DuPont Identity Components for Merritt Stoneworks
Question:
Merritt Stoneworks is all-equity financed and has net sales of $217,800, a taxable income of $32,600, a return on assets of 11.5 percent, a tax rate of 21 percent, and a total debt of $63,700. What are the values for the three components of the DuPont Identity?
Answer Description:
To find the values for the three components of the DuPont Identity for Merritt Stoneworks, follow these steps:
- Net Profit Margin:
- Formula: Net Profit Margin = Net Income/Net Sales
- Net Income Calculation:
- Taxable Income = $32,600
- Tax Rate = 21%
- Net Income = Taxable Income × (1 – Tax Rate) = $32,600 × (1 – 0.21) = $32,600 × 0.79 = $25,774
- Net Profit Margin Calculation:
- Net Profit Margin = $25,774 / $217,800 = 0.1181 or 11.81%
- Total Asset Turnover:
- Formula: Total Asset Turnover = Net Sales/Total Assets
- Total Assets Calculation:
- Since the company is all-equity financed, Total Assets = Total Equity.
- To find Total Equity, we need the total debt and the fact that the company is all-equity financed.

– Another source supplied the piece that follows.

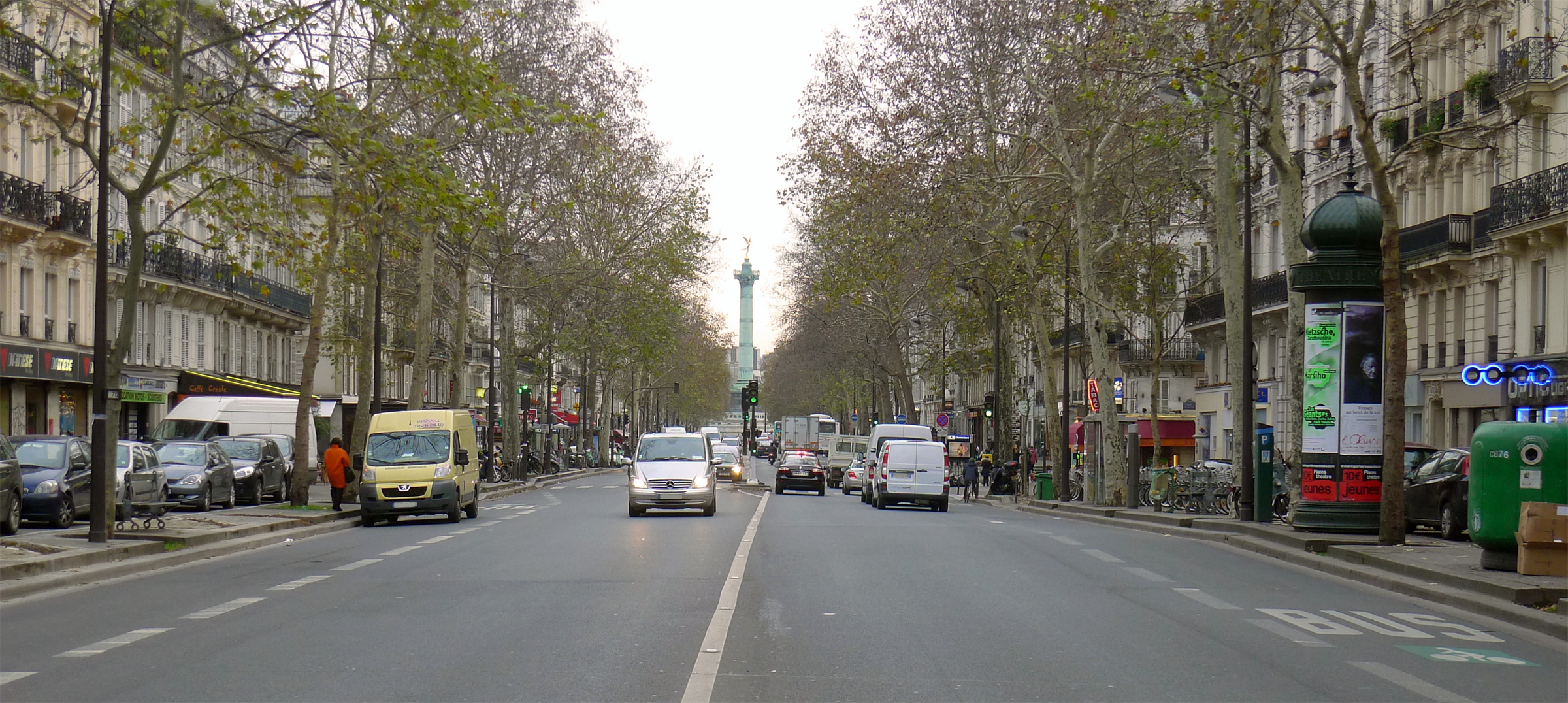 Boulevard Beaumachais avec la colonne de la Bastille en arrière-plan - Paris III-IV-XI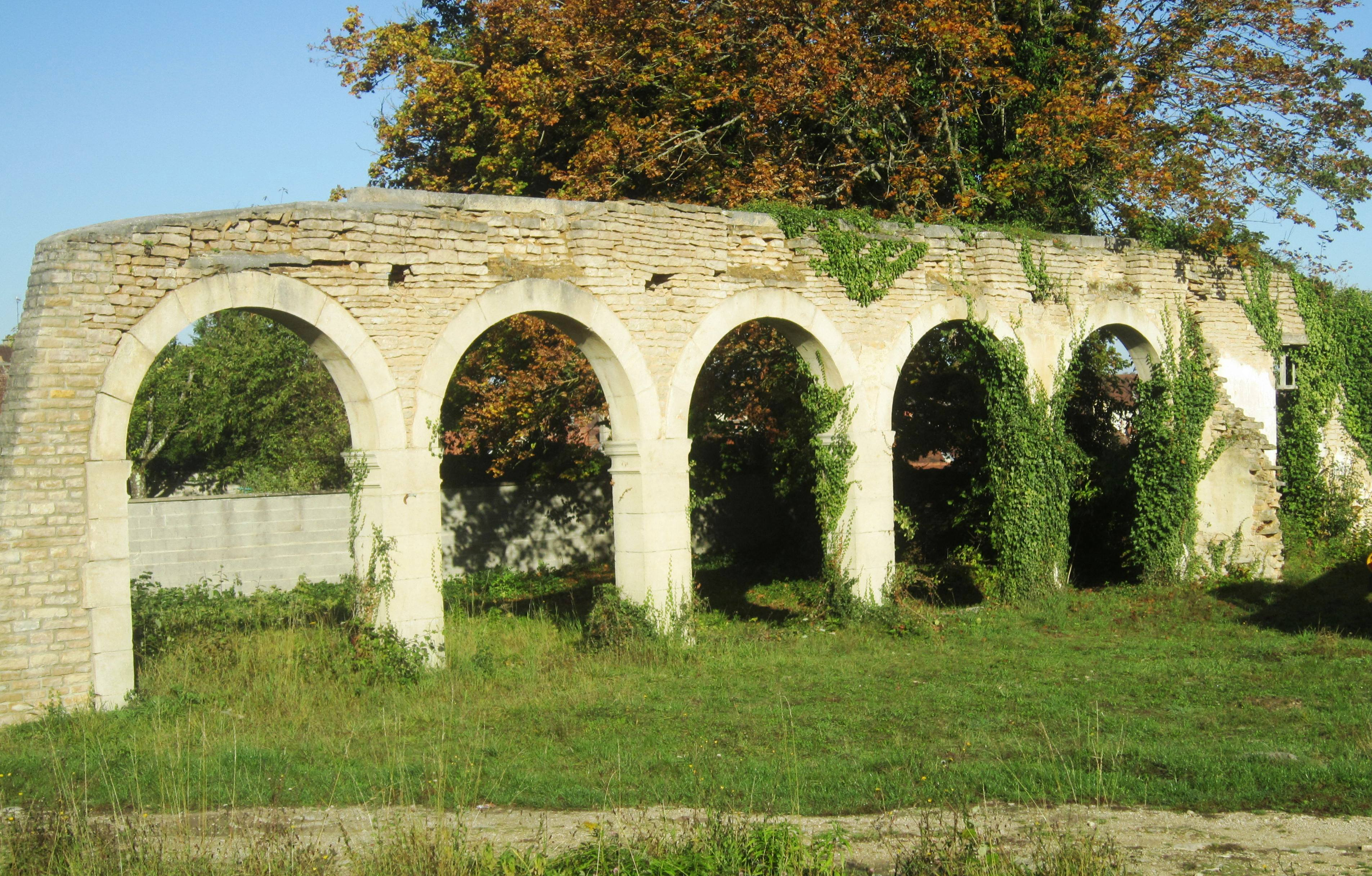 Vestige d'un cloître dans le quartier des Ursulines à Châtillon-sur-Seine

This implies no debt, so total assets should be computed directly. Given that total debt is $63,700, and it’s all-equity financed, Total Assets = Net Assets = Total Debt (in this case).
- Total Asset Turnover Calculation:
- Given Return on Assets (ROA) = 11.5%
- ROA = Net Income / Total Assets
- Total Assets = Net Income / ROA = $25,774 / 0.115 = $224,300
- Total Asset Turnover = $217,800 / $224,300 = 0.971 or 97.1%
- Return on Equity (ROE):
- Formula: Return on Equity = Net Income/Total Equity
- Return on Equity Calculation:
- Given that Total Equity = Total Assets (all-equity financed), Total Equity = $224,300.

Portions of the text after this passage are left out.